Mon ventre se serre. J’avais oublié cette bague. Je la retire et la glisse dans ma poche arrière.
— Oh, non. Il n’y a plus que Jax et moi.
— Je suis désolé d’entendre ça. Si vous avez besoin d’aide pour vous installer, dites-le-moi. L’école est super, et il y a de très bons endroits où manger. Je serais ravi de vous faire visiter, propose-t-il en affichant un sourire qui fait trébucher mon cœur. Il ressemble tellement à Ryder.
— Merci, mais on a justement rendez-vous à l’école bientôt, je dis.
— Moi aussi j’y vais. Je vous accompagne, répond-il.
— Merci. Vous avez des enfants là-bas ? je demande tandis qu’on se met en route.
— Non. J’anime les séances de sport pour certains des… enfants très énergiques.
— Tu m’apprendras le sport ? s’enthousiasme Jaxon.
— Bien sûr. Quel sport tu aimes ?
— Je sais pas. Mes maîtresses disaient que je suis trop fort pour jouer avec les autres.
— Alors ici, ce ne sera pas un problème. On a plein d’enfants forts. Ton papa t’a appris des trucs ?
— Non. Je n’ai pas encore rencontré mon papa. Mais je crois qu’il reviendra me chercher quand il pourra, dit Jaxon avec un espoir qui me brise le cœur.
— Je suis sûr que oui, dit Callen doucement, avant de me lancer un regard désolé.
Je vois bien qu’il a des questions, mais heureusement il ne les pose pas.
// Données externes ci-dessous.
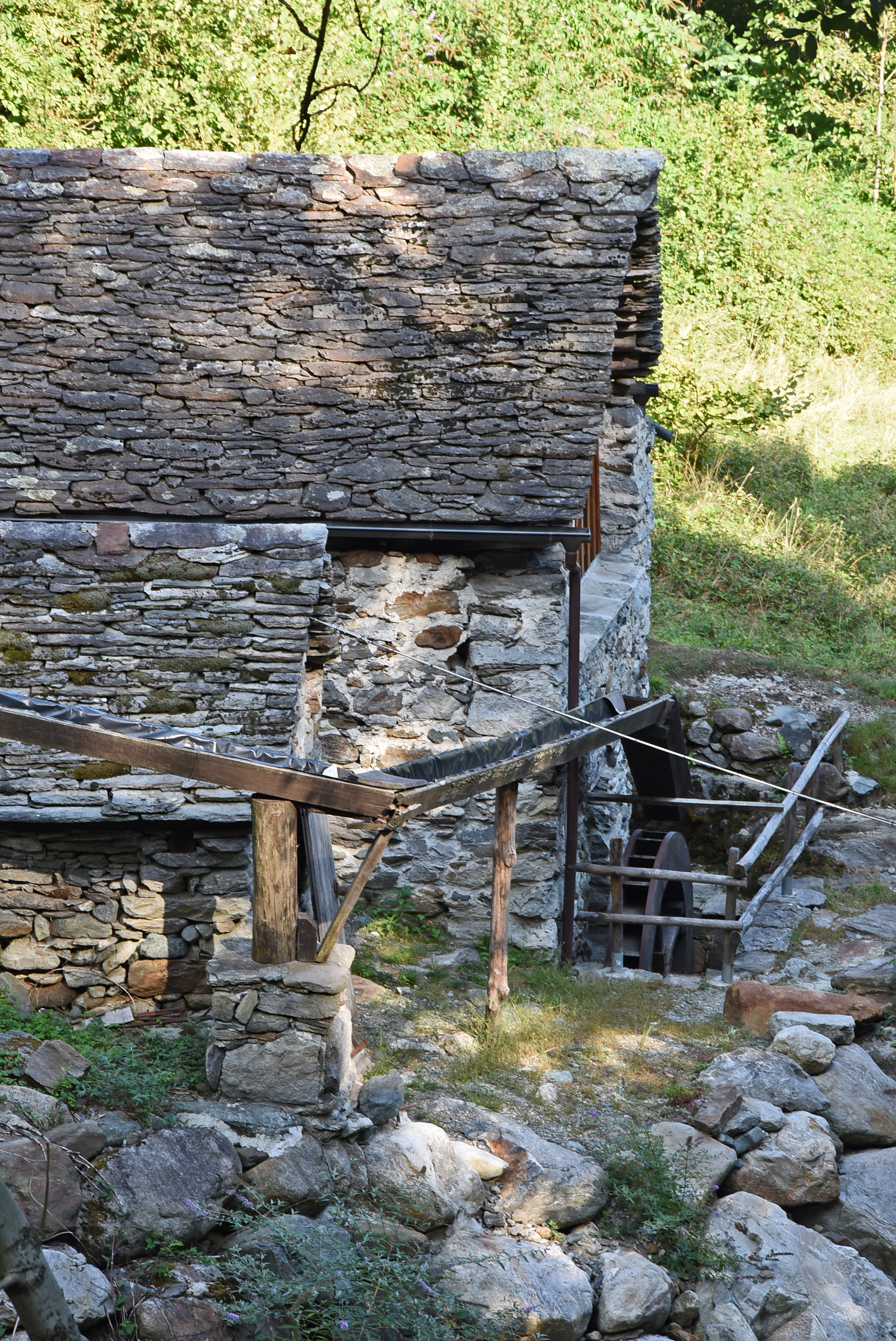 Mulino di Roletto This is a photo of a monument which is part of cultural heritage of Italy.

À l’école, Callen nous conduit à l’accueil puis part chercher la directrice. Peu après, une femme mince aux cheveux blond clair coupés courts et aux yeux brun chaud vient nous saluer. À ma grande surprise, Jaxon passe ses bras autour d’elle pour l’enlacer. Qu’est-ce qui lui arrive ? Est-ce qu’il se sent simplement perdu et fragile sans Greg ? Ou est-ce qu’il se passe quelque chose de plus profond ?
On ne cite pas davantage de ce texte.